Polyuria (Excessive Urine Production)
What Is Polyuria?
Do you always have to go? If you have a condition called polyuria, it’s because your body makes more pee than normal.
Adults usually make about 3 liters of urine per day. But with polyuria, you could make up to 15 liters per day. It's a classic sign of diabetes.
A few other conditions make you need to pee more often, such as an overactive bladder, an enlarged prostate, and urinary tract infections. They can make you feel like you have to go all the time, even if there isn’t much in your bladder. But polyuria makes you have to go more often because your body makes more urine.
What Are the Symptoms of Polyuria?
Besides making a lot of pee, you might also:
- Feel thirsty. You're losing a lot of fluid, and that can lead to dehydration.
- Wake up often at night. Your urge to go doesn't stop when you sleep.
What Causes Polyuria?
Things that can cause you to make too much urine include:
- Calcium channel blockers. These medications open your blood vessels and can lead to your body making more urine.

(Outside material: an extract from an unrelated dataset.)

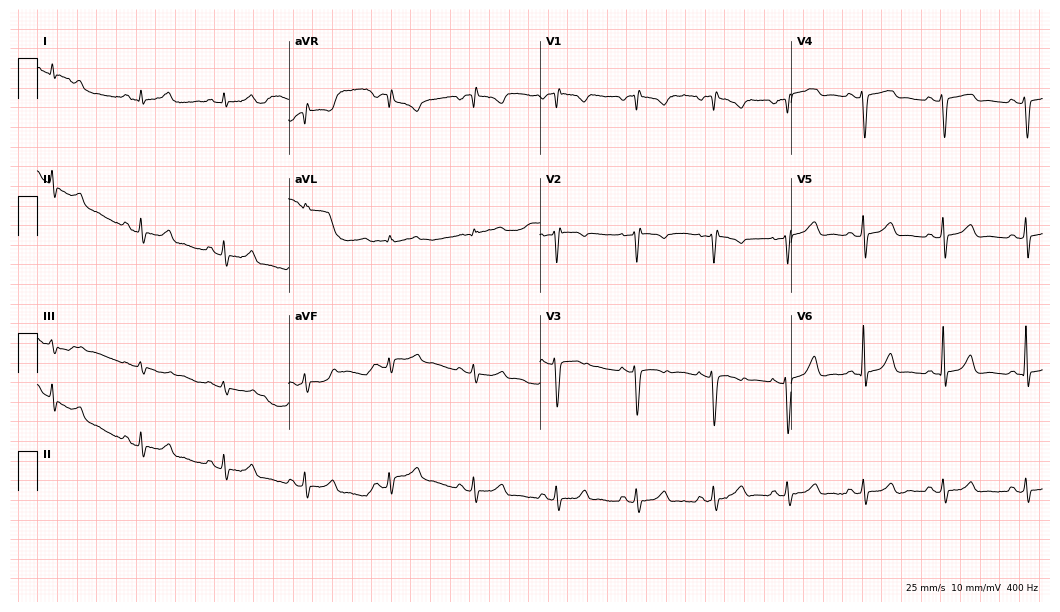
ECG (10.2-second recording at 400 Hz) — a 26-year-old female. Screened for six findings — first-degree AV block, right bundle branch block, left bundle branch block, sinus bradycardia, atrial fibrillation, sinus tachycardia — none is recorded. Findings outside these six are not listed.

- Diuretics. These medications help you move water and salts out of your body.
- Lithium. This medication for bipolar disorder can damage your kidneys.
- SSRIs. This group of drugs is used to treat depression but can prevent your body from making ADH.

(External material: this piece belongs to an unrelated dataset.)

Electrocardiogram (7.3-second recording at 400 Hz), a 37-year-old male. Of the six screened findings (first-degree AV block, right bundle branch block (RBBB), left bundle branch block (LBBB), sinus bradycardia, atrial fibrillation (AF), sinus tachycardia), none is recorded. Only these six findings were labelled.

- Tetracycline. Demeclocycline, a form of this antibiotic, can affect ADH production.
Diagnosing Polyuria
Your doctor looks at many things to diagnose polyuria.
- Symptoms. They’ll ask about the amount of fluid your body makes and how thirsty you are.
- History. Your doctor will ask you when your symptoms started and check on any medical treatments that could cause it, like getting fluids, tube feeding, a urinary blockage, surgery, stroke, or head trauma.
- Physical exam. They’ll check for signs that you might have diabetes as well as other mental and physical conditions linked to polyuria. And they’ll look for swelling in your hands, feet, or belly. They’ll look for things that can cause diabetes insipidus, like cancer, Sjogren’s syndrome, antidepressants, and hypercalcemia.
- Urine test. Your doctor might use an 8, 12- or 24-hour test: You’ll get a special container and you’ll pee into it over a 24-hour period and take it back. When the 24 hours are up, go once more, add that urine, and note the time. Keep it cool until you can return it. The test looks for the same things as a random test, but gathering urine over a longer period gives the doctor a better idea of what’s in it.
A water deprivation test can help decide how well your kidneys work when ADH is in your system. You’ll have no fluids either for 8 hours or until you’ve lost 5% of your body weight. Your weight and urine concentration will be tested at regular intervals.
- Blood tests. These will check for electrolytes, calcium, and sodium.
- Glucose test. Your doctor will check your blood sugar to see if you have diabetes.
- Pituitary function test. This gland makes ADH. If something is wrong with it, your production could be off.
Polyuria Treatment
How you stop polyuria depends on what’s causing it. For example, if you have diabetes that isn’t under control, you may need to make changes to your treatments. If a medicine you take is the cause, talk to your doctor about switching to another drug or changing your dose.
At home, cut back on how much fluid you drink, especially those that have alcohol and caffeine.